The Secretary-General was speaking two days after presenting his areas of action for the UN for 2019 to the 193 Member States, who, he said, widely responded to his remarks by highlighting the importance of multilateralism.

“As we look to the challenges we face – from climate change to migration to terrorism to the downsides of globalisation – there is no doubt in my mind that global challenges require global solutions,” he noted. “No country can do it alone. We need multilateralism more than ever.”

The UN chief noted that “dismissing or vilifying the doubters of multilateralism will lead nowhere,” and insisted on the importance of understanding why “many people around the world are not convinced of the power and purpose of international cooperation.”

Citing the fact that, in the process of globalisation and technological progress, many people, sectors, and entire regions were left behind, he explained the UN needs to focus on addressing the root causes of this widespread mistrust, anxiety, anger and fear, over three key areas of work: accelerating sustainable development, strengthening the added value of the United Nations through reform, and engaging societies to put an end to the rise of hate speech, xenophobia and intolerance.

“We hear troubling, hateful echoes of eras long past. Poisonous views are penetrating political debates and polluting the mainstream,” warned Mr. Guterres, as he stressed the need to remember the lessons of the 1930s and the Second World War.

“Hate speech and hate crimes are direct threats to human rights, sustainable development and peace and security,” he said.

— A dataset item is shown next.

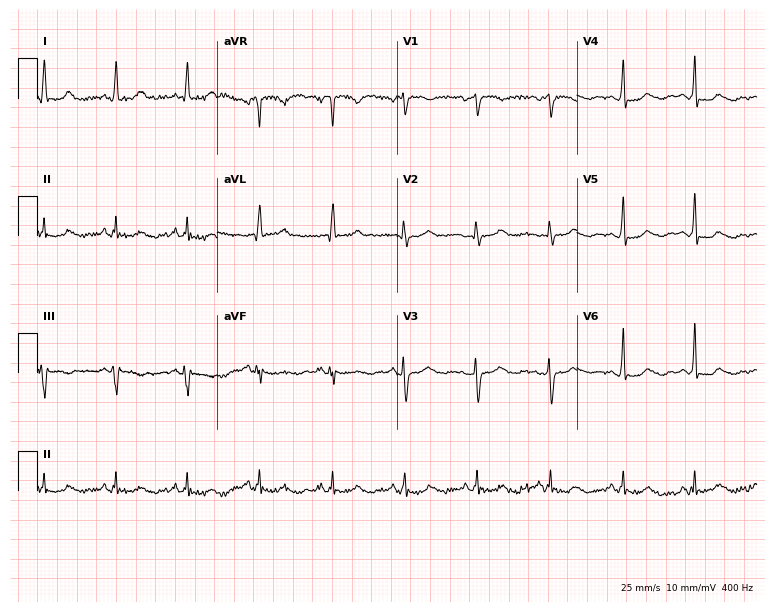
Electrocardiogram (7.3-second recording at 400 Hz), a woman, 69 years old. Of the six screened findings (first-degree AV block, right bundle branch block, left bundle branch block, sinus bradycardia, atrial fibrillation, sinus tachycardia), none is recorded.
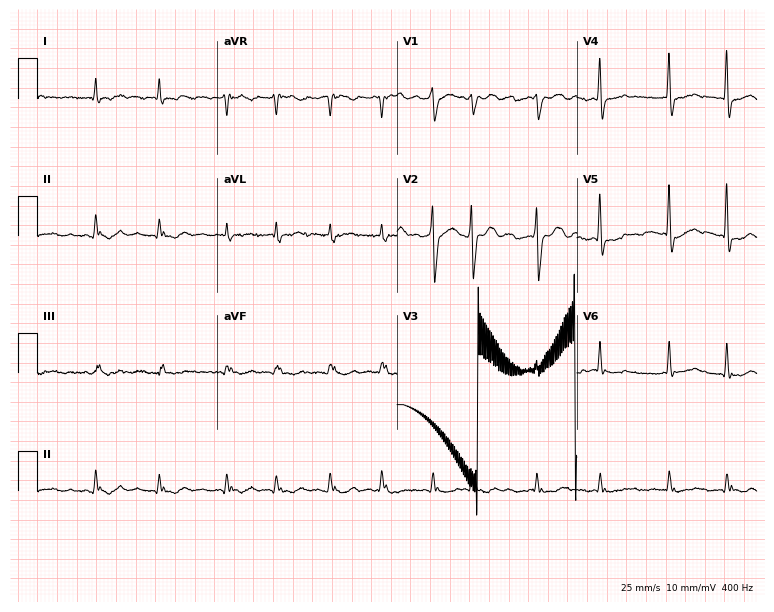
12-lead ECG from an 82-year-old female patient (7.3-second recording at 400 Hz). Shows atrial fibrillation.

Stressing that “words are not enough,” the UN Secretary-General announced he has tasked his Special Adviser for the Prevention of Genocide, Adama Dieng, to bring together a team to develop a UN-wide strategy and urgent global plan of action against hate speech and hate crimes.

Mr. Guterres stated that his “absolute priority for 2019” is to make sure the United Nations is a “platform for action to repair broken trust in a broken world and deliver for people”.

Following his opening remarks, the Secretary-General answered questions from members of press on various issues handled by the UN, including the situation in Venezuela, in Syria, and in the Democratic People’s Republic of Korea, the plight of migrants and refugees worldwide, recent uncertainty around the elections in the Democratic Republic of the Congo, as well as UN funding challenges.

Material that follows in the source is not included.